Chapter One: The Waking

He came back to himself the way someone surfaces from deep water — with a jagged gasp and the stupid, dizzy certainty that the air might crush him. Smoke clawed at his throat, powdery ash stung his eyes. For a long second he lay on his back and simply listened: rain like a fist on slate, a distant, hollow rumbling of lightning, and somewhere farther the uncanny hush that had swallowed other sounds whole.

When he forced his eyes open the sky was not sky anymore but a wound — a raw, bleeding dome of red that stretched from horizon to horizon. A white moon hung in the red like a tooth, too bright and too cold, throwing a pallid glare through the smoke. It made the rain look obscene, each drop a silver needle that should have doused what burned but did not. The flames around him moved like dancers caught in a dream, graceful and malignant; they licked at shutters and columns and then slid away as if water had never been meant to touch them.

He blinked, and for a few lung-burning seconds he had nothing to hold to. No name rose. No memory. It was as if someone had opened a closet, pulled out the parts that made him himself, and left him standing in the empty room. Panic came as a tight, sharp thing behind his ribs; then confusion softened it into a dull ache. He tried his tongue, his mind — searching for an anchor: a face, a place, a word. Nothing. He sat up and the city opened around him like a set of broken teeth.

Street stones under his palms were cold despite the fires; coal dust ground into his skin. He pushed himself to his feet, nakedness of identity making him clumsy and raw. His hair — white as old salt — stuck to his forehead with rain. He looked for other bodies, for motion. The city offered only ruin and silence.

He moved, each step measured against a soundtrack that made no sense: thunder that rolled without threat, rain that should have smothered embers, and the wind that smelled of old smoke and rotted paper. The pavement was a litter of history — a fallen chariot half-buried in ash, its wheel sheared clean; a market stall collapsed like a cough, goods spilling into the gutter, jars of preserved fruit split and blackened; a cart with its horse still harnessed, ribs shadowed by scorch marks, the animal long gone. He knelt over a toy soldier fused to the cobbles, paint bubbled into an unreadable map, and for a moment a childish, meaningless grief hit him so sharply he was light-headed.

He called out then, not as an act of hope but because the lungs insisted on speech. "Hello." His voice sounded foreign to his own ears, rough as a stone dragged across glass. The buildings swallowed it. The only reply was the rain and that soundless fire.

The farther he walked the more the city revealed itself in fragments, like a person remembering by touch. An alley where the murals had been scorched into depressions, the figures' faces erased into smudges of trauma. A temple door that lay open, its threshold crazed with heat, and inside a sea of overturned benches — hymnals scattered and damp, their pages clinging to one another like the hands of the dead. He ran his hand over the cracked marble of a fountain; the water in it boiled without steam, bubbling black, refusing to pour, as if the city's blood had turned traitor.

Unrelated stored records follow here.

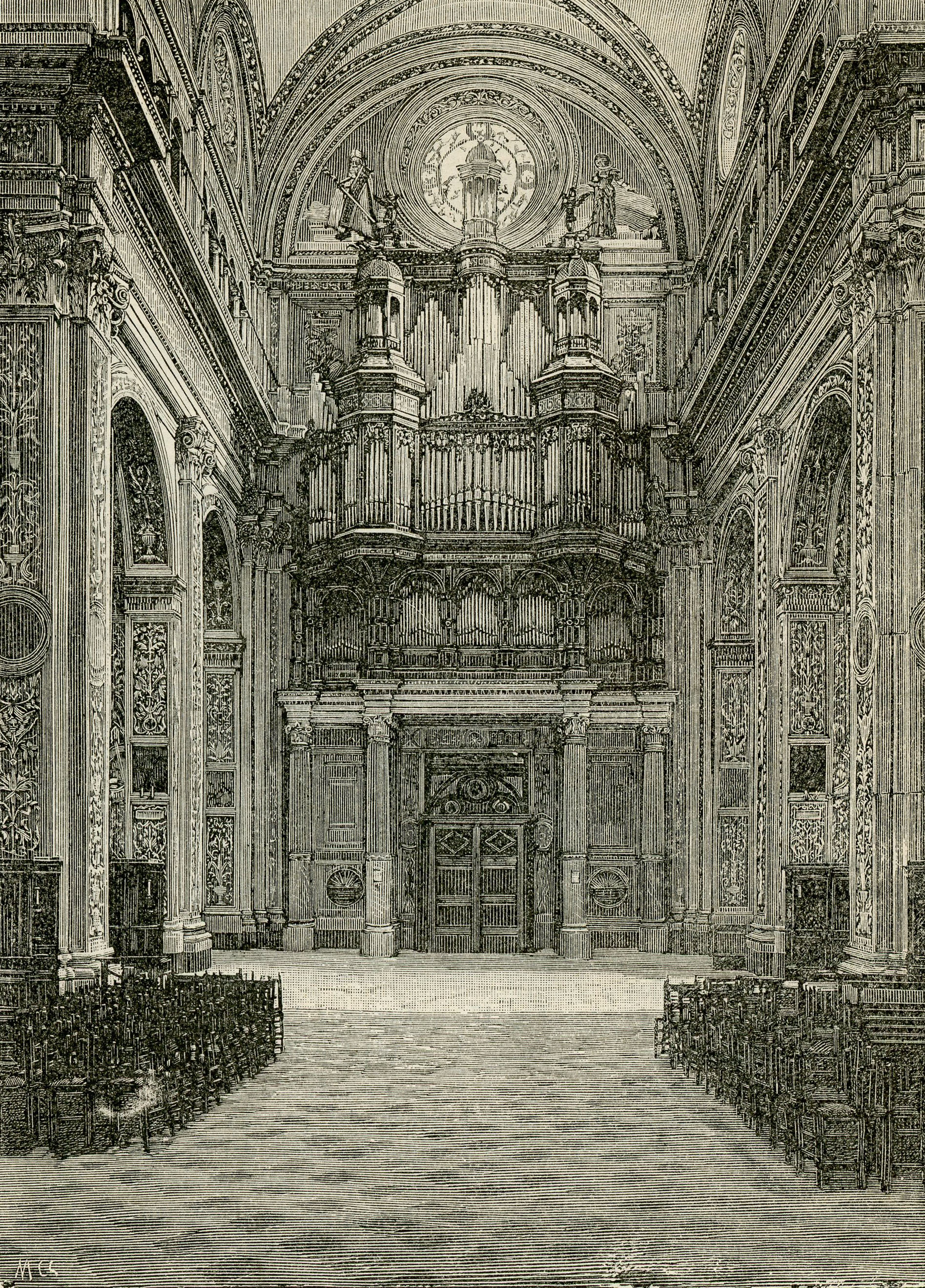 Genova: organo elettrico Trice nella chiesa di N.S. dell’Immacolata (xilografia).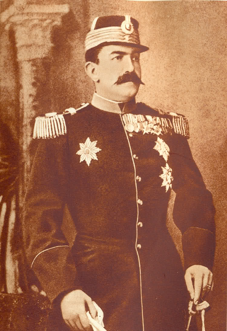 Kralj Milan I Obrenović, prvi kralj Srbije posle kosovskog boja, Naslednik kneza Mihajla Obrenovića i otac kralja Aleksandra Obrenovića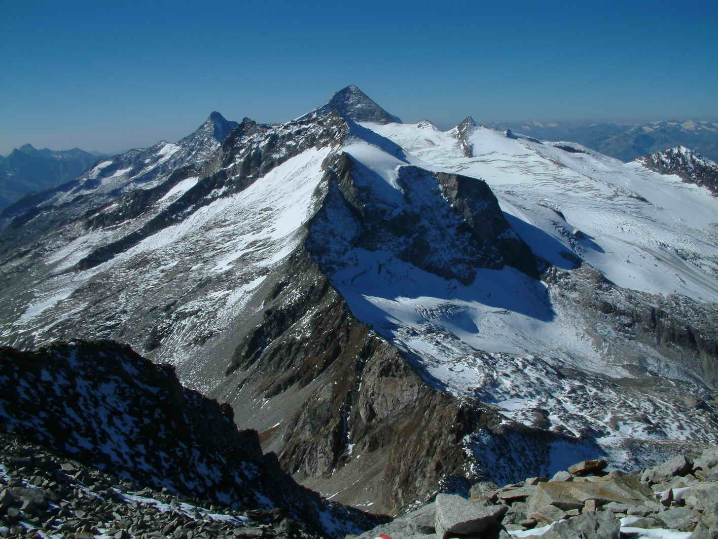 Olperer a ledovec Tuxer ferner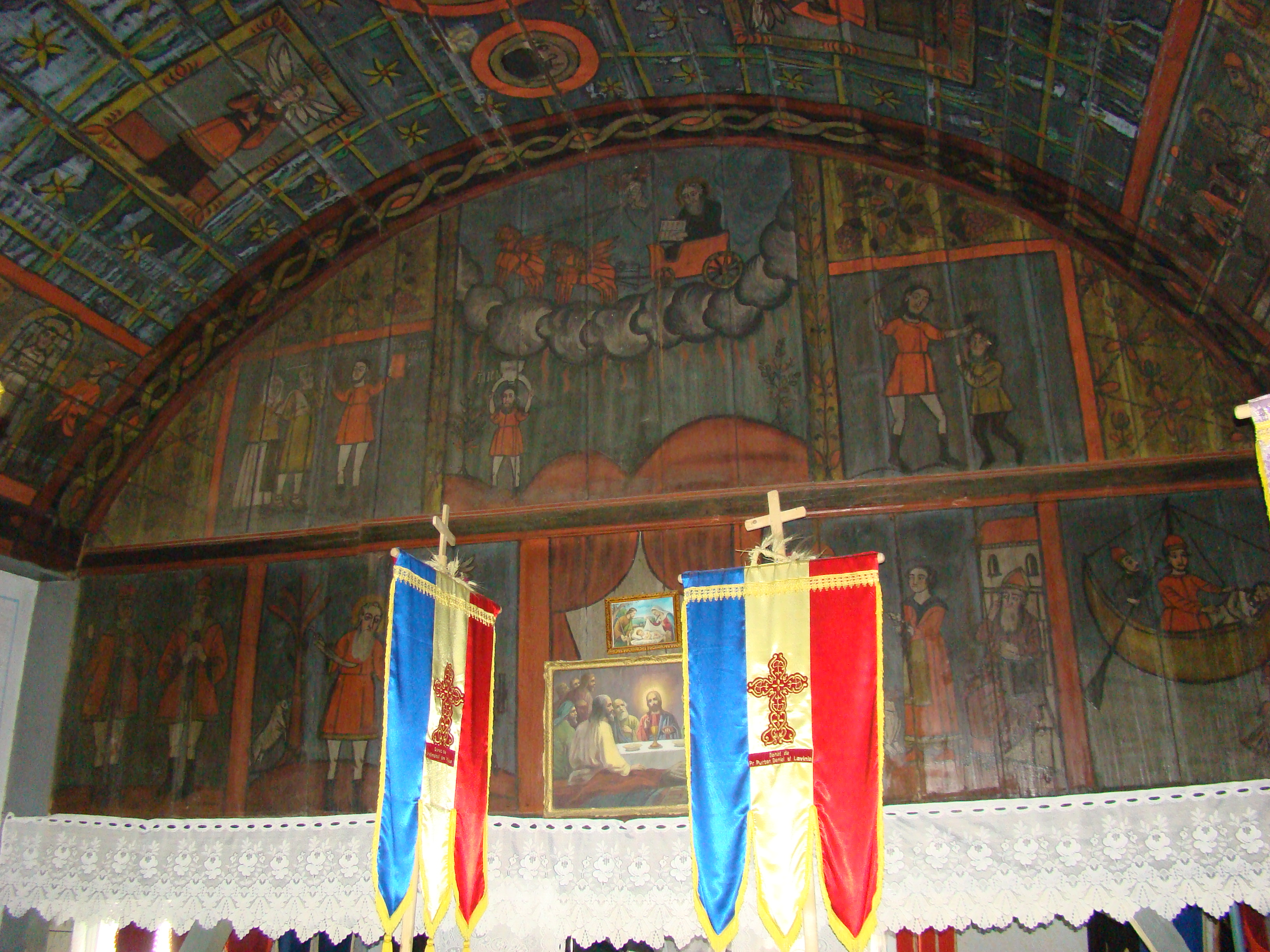 Biserica de lemn „Sf.Dumitru” din Păușa, județul Bihor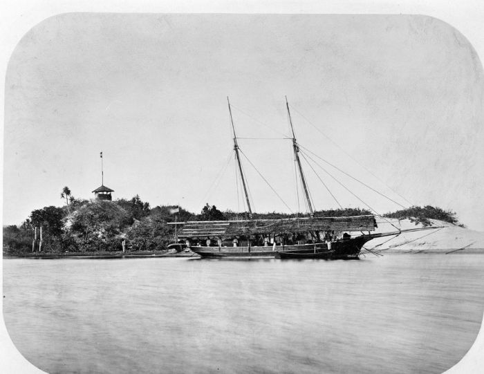 Foto. De kruiser nr. 25 ter bewaking van Koeala Kroeng-Raba in Atjeh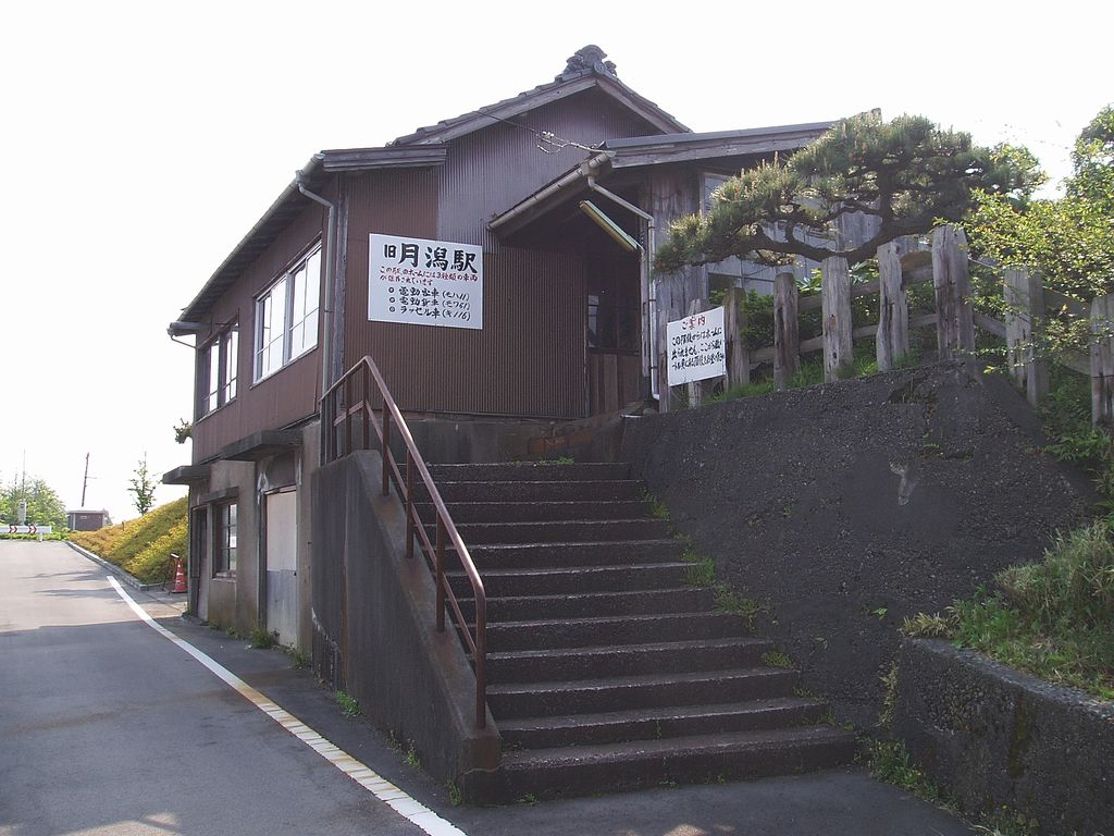 月潟駅駅舎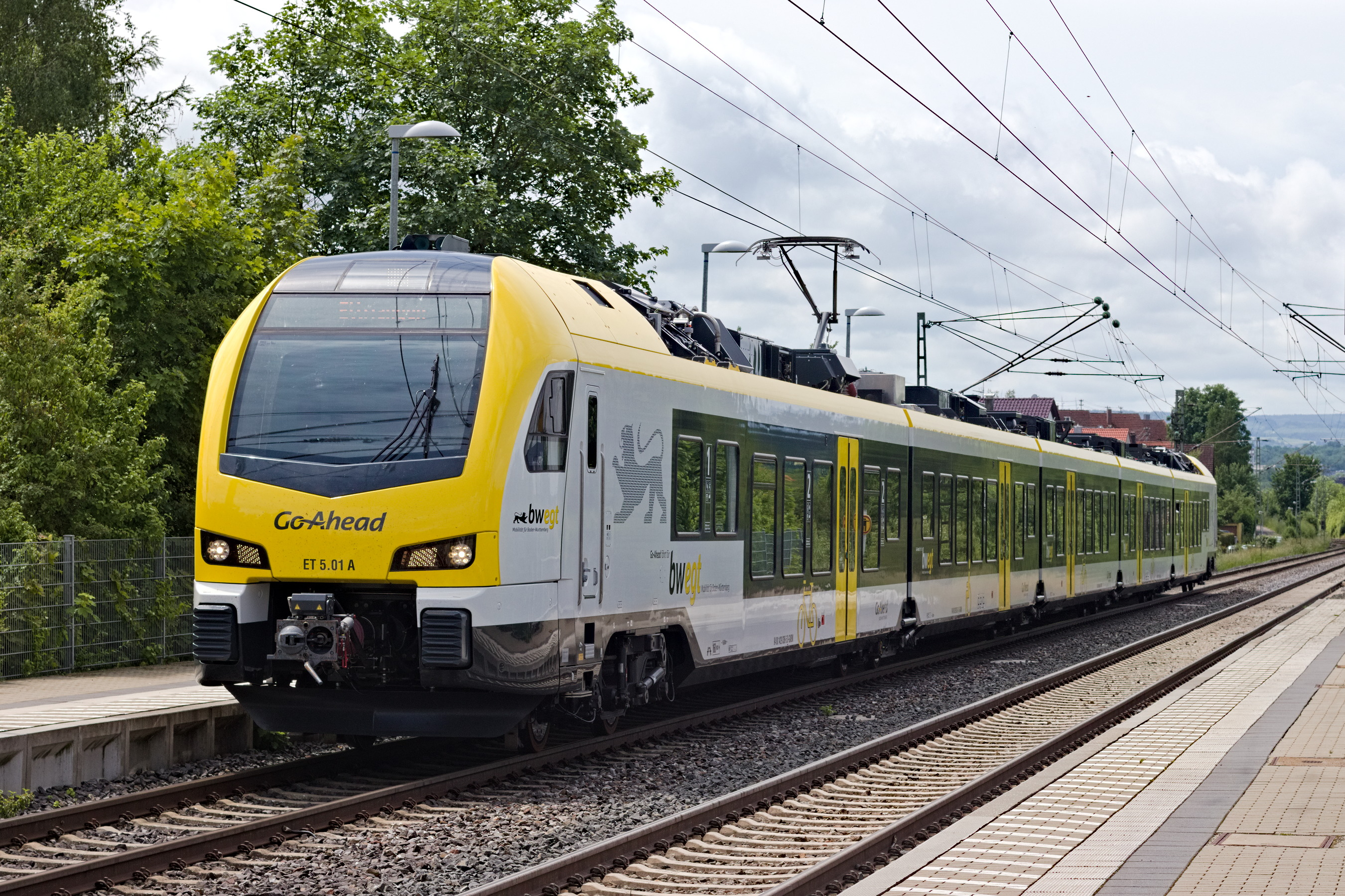 Go-Ahead ET 5.01 (1429 036/536) fährt in Hofen (bei Aalen) ein.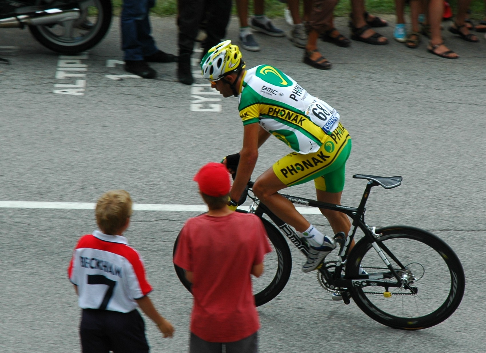 Óscar Pereiro, Tour de France 2005.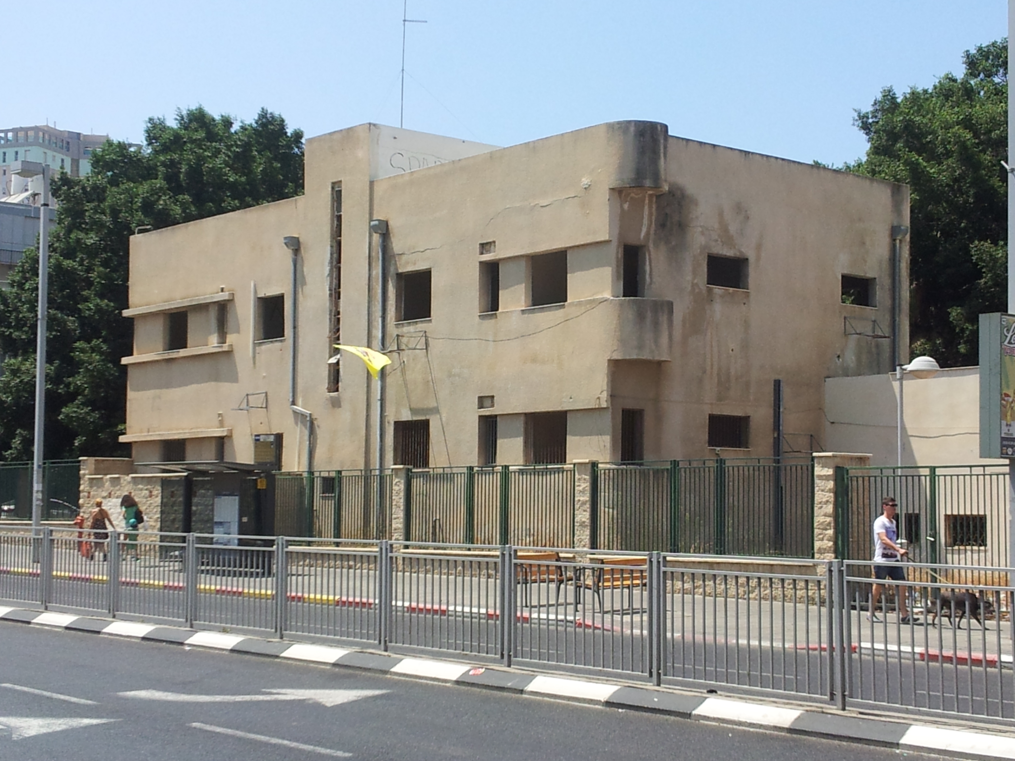 מבט מדרום מחנה ראובן, בת ים.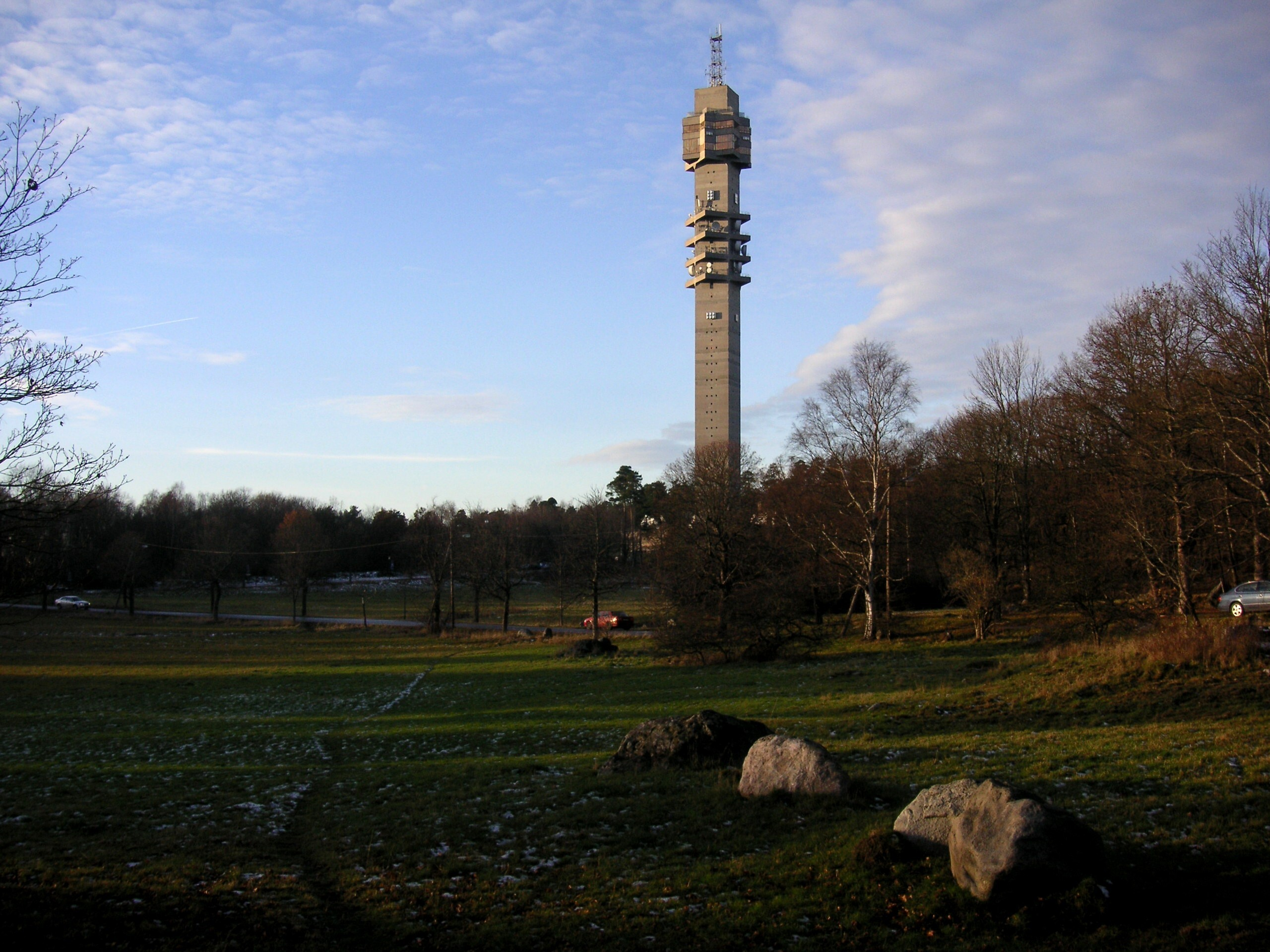 Kaknäs järnåldersgravfält på Gärdet i Stockholm

Lightning forked across the red sky and the sound it made was less crash than the groan of something enormous settling into place. For every flash he felt an answering pressure behind his eyes, as if the world were trying to remember him and failing. Identity, he realized slowly and with a kind of horror, was more than a name. It was the weave of small things: the way his hands curled, the scars he could not see, the jokes whose punch lines had become knots in his mind. All of that had gone quiet. He was a person in the body of a person, raw and unfinished.

His legs took him without a plan, carrying him along a lane choked with the remains of a festival: torches guttered, streamers fused to railings, a food cart overturned and spattered with black. Here and there bodies lay, not in the neatness of death but in stumbles of life interrupted — an arm thrown over a threshold, a face pressed into coal, a shoe lost and peeking like a small, accusing thing. He skirted them, nauseous, not because he feared contagion but because each corpse was a mirror of possibility. If they had been living moments before, where had the living gone? If they had not, how had the city been emptied?

He remembered the hollow moon and the way its white light made the burned plaster look almost washed in milk. He lifted his face and saw, far off, a shape rising above the ruined skyline: an enormous silhouette like a dark promise. He could not tell what it was — a tower, an enormous tower-tree — only that everything else seemed organized around it, as if the city had grown to accommodate its shadow. For the first time since he'd woken, something that could be named pulsed.

He walked toward that silhouette because walking was the only thing that stopped him from collapsing inward. Each block gave new scraps of the city's story: a council hall with charred throne, banners hanging like the tongues of wounded beasts; a narrow bridge collapsed into the river, the water below a sheet of oily night; an inn whose sign still swung in the rain, the painted figure indistinct, its smile melted into a rictus. He threaded his way carefully, dodging curls of flame that reached out like lit fingers and then retracted. The fires were capricious and patient, an offended god's toys.

When at last he paused before the silhouette he did not yet know whether relief or dread would claim him. The space between him and that distant shape had been a walk of revelations and denials, of intimacy with absence. The city, in its ruined detail, had made a private language with him — a language built of small losses. He realized, with a sudden, stupid clarity, how much had made him who he used to be, and how cataclysmic the absence of those things could feel.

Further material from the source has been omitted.